Thousands of miles from his Austin, Texas, home, endurance athletes coached by Bill Earthman are training for grueling, day-long tests of strength and stamina like no other: the Ironman Triathlon.
Bill’s athletes live and train in the U.S., the U.K., South Africa, Peru, Mexico and Australia. And they may travel to nearly every continent of the world to compete in Ironman Triathlon series events.
Participants first must swim 2.4 miles. Then, they immediately bike a 112-mile route. And finally, they run 26.2 miles. All in 17 hours or less, challenged by weather, waters and terrain unique to the venue — and by the body’s creeping levels of lactic acid that can cripple an athlete’s performance.
“You don’t want to work too hard or work too easy during an Ironman,” says Bill, age 50, a former Ironman competitor himself. “You want to find that perfect balance and finish with everything having been expended.”
Bill’s athletes count on him to teach, guide, mentor, cajole, encourage and inspire via a regular phone call or Skype. And to listen.
“They want to talk to me and talk about how they’re doing with their workouts,” Bill says. “We can talk about the training data we’re collecting. We talk about their diet regimens and the stress in their lives and the sleep they are getting. And I am really paying attention to their voice and listening for the stress in their voice. You can tell if they are recovering from their training or dragging. And we can talk about adjusting things if we need to.”
To talk and coach his athletes to peak performance, Bill needs his voice.
For a time in spring 2014, Bill feared his voice would be silenced. His voice got very hoarse and he was initially diagnosed with vocal paralysis. Upon further exploration by Bill’s doctors, cancer was found in his larynx, and some were recommending that his voice box be removed.
Coaching without his voice? Being a dad to two kids without his voice? There had to be other options.
Conventional radiation therapy didn’t make the cut. Buddies who had cancer on the tongue and back of the throat had regretted their conventional radiation treatments because of the side effects they had to live with.
In Houston, Texas, Bill met with Steven Frank, M.D., medical director at MD Anderson Proton Therapy Center. “‘Side effects from your cancer treatment could last a lifetime,’” Bill recalled Dr. Frank saying. “‘So, you want to do the least invasive cancer treatment possible and reduce the harm to healthy tissue.’”

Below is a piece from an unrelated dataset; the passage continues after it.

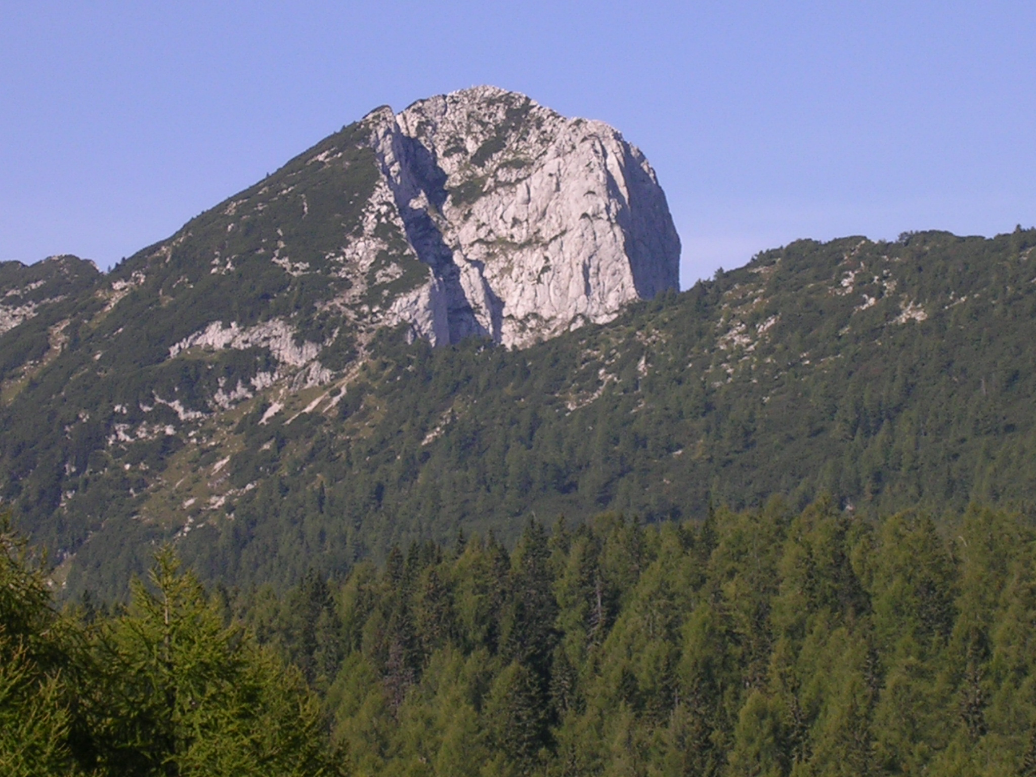 Debela peč, Slovenia mount

Understanding the idea of spillover radiation or what doctors call “the integral dose” — radiation unintentionally hitting parts of normal healthy organs and tissue outside the cancer target — had a big impact on Bill. “Why shoot all this radiation into perfectly good cells?” Bill asks. “You use a rifle. Not a shotgun.”

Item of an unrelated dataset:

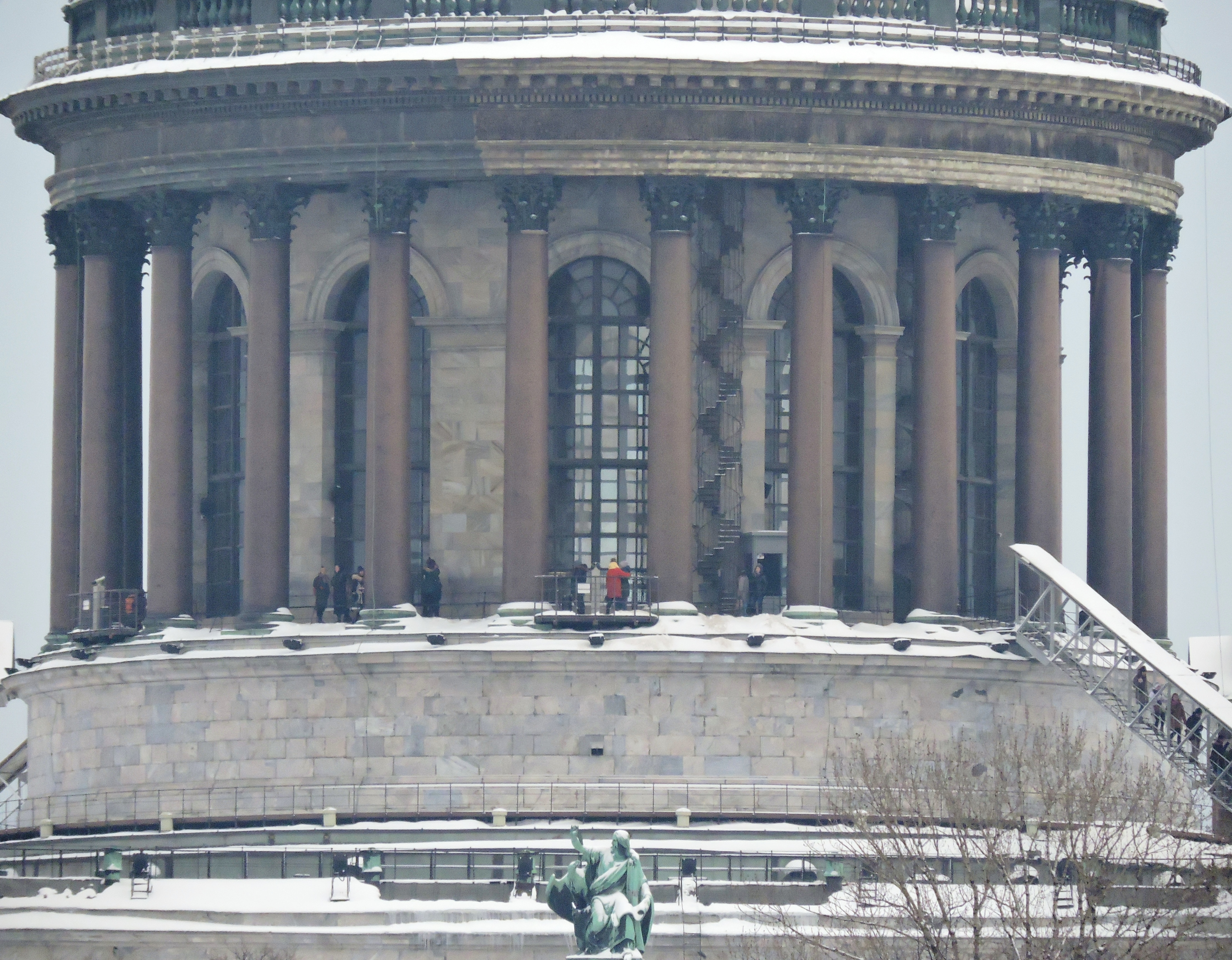 Колоннада Исаакиевского собора

Three rounds of chemotherapy reduced Bill’s cancer. Then, Bill underwent 33 rounds of proton beam therapy in summer 2014. Four more chemo treatments completed his cancer therapy.

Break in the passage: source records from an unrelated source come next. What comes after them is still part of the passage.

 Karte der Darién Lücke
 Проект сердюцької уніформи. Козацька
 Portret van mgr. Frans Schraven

He experienced some pain during his last two proton treatments, “but it was bearable,” he says. And nothing like the “complete nightmare” his friends had experienced during and after their conventional radiation treatments.
“And my bounce back was so quick after my treatments,” he says. “People [who had conventional radiation] said, ‘You’re going to need a feeding tube and you’re going to lose all this weight.’ But I gained weight.”
Still, Bill’s voice has changed. It’s deeper.
But he has it. And he can put his voice to use, raising and lowering it, using the power of inflection and pause to communicate his advice to the endurance athletes who have hired him. It’s the same voice he uses to be a good dad to his kids.